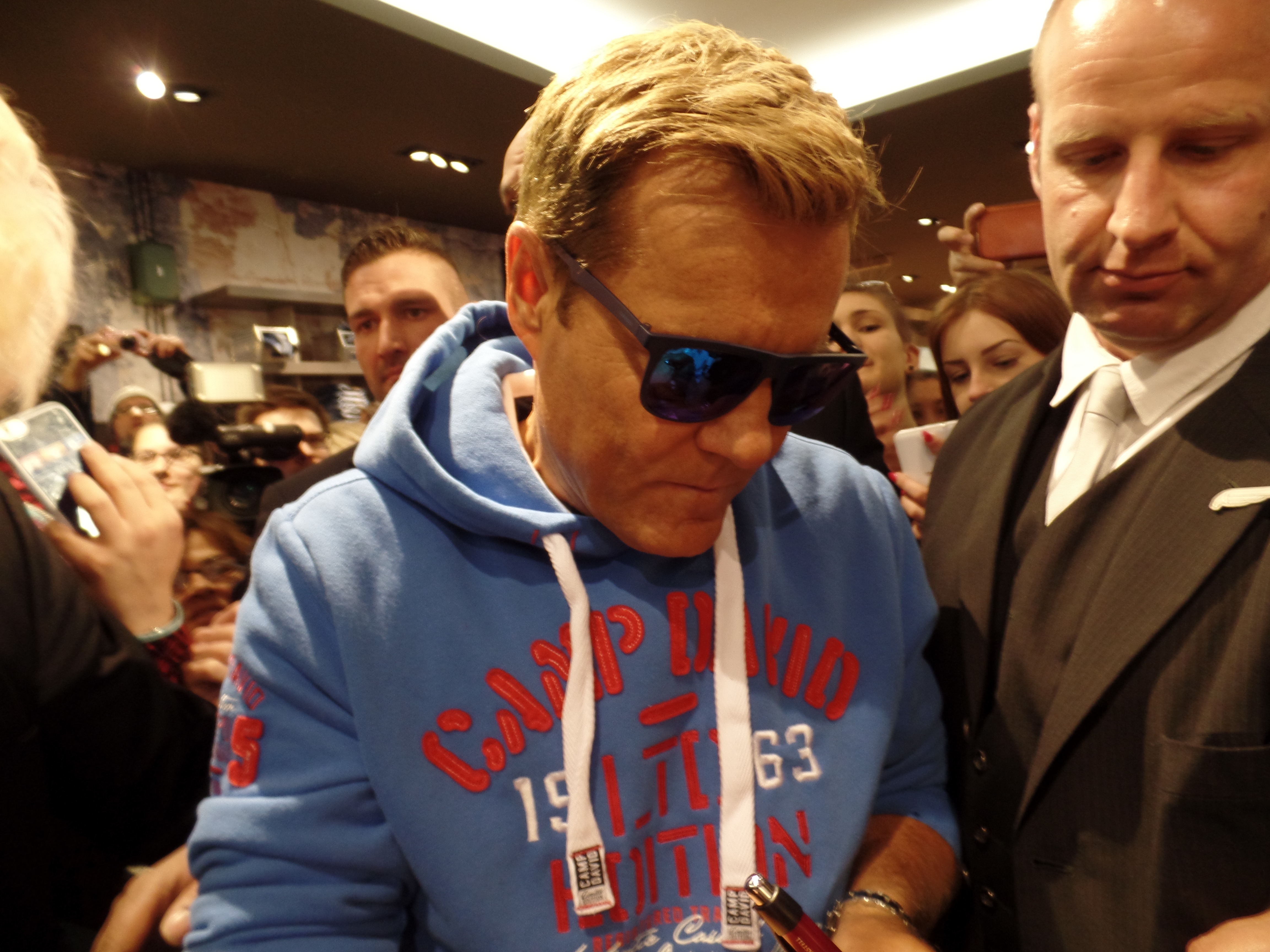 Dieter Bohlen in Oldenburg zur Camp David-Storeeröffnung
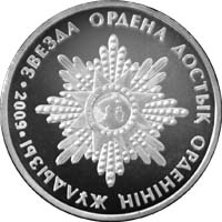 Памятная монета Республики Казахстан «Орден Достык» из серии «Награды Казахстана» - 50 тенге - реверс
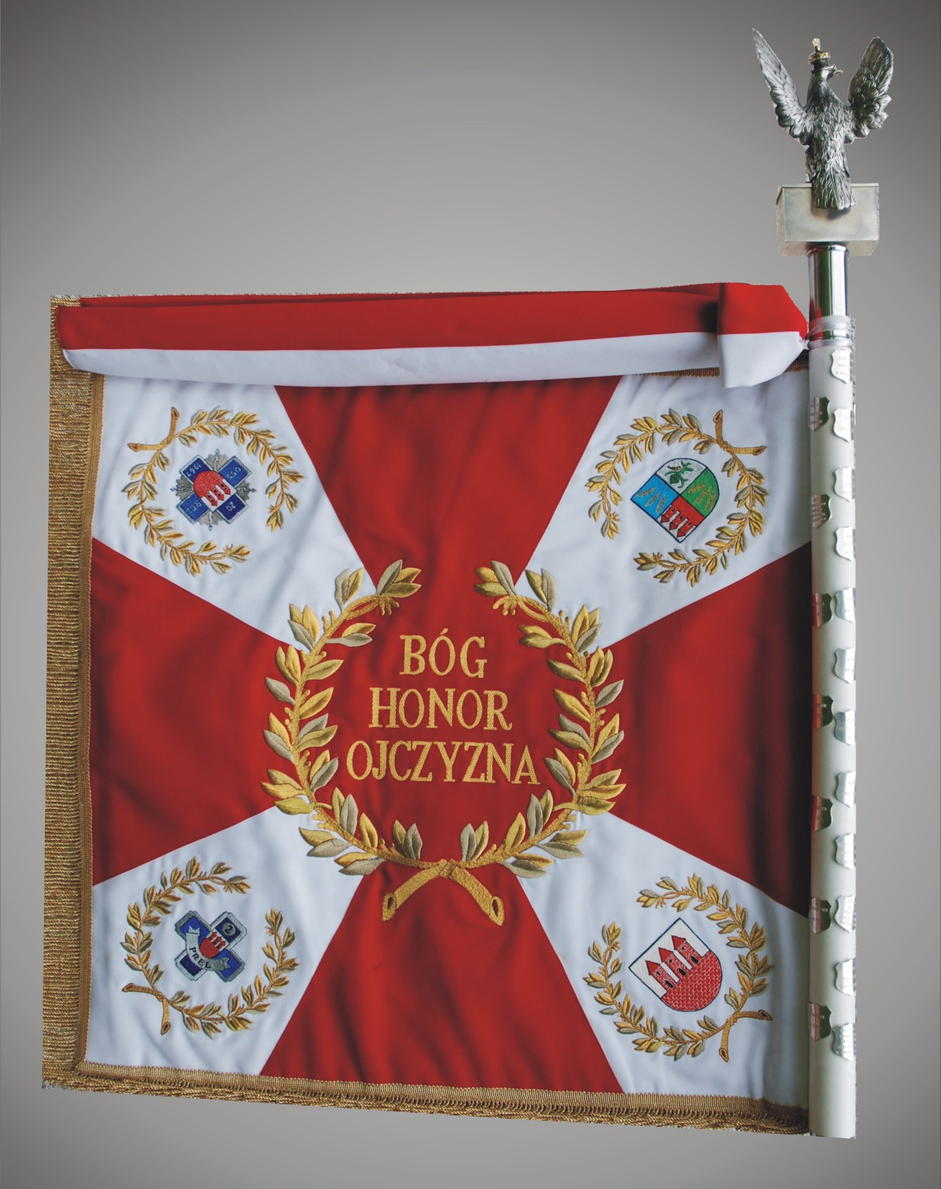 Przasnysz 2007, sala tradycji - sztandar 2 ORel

→ Your goal:
Every line of the listing should be repeated exactly; no picture should appear.

→ Answer section:
 Dieter Bohlen in Oldenburg zur Camp David-Storeeröffnung
 Памятная монета Республики Казахстан «Орден Достык» из серии «Награды Казахстана» - 50 тенге - реверс
 Przasnysz 2007, sala tradycji - sztandar 2 ORel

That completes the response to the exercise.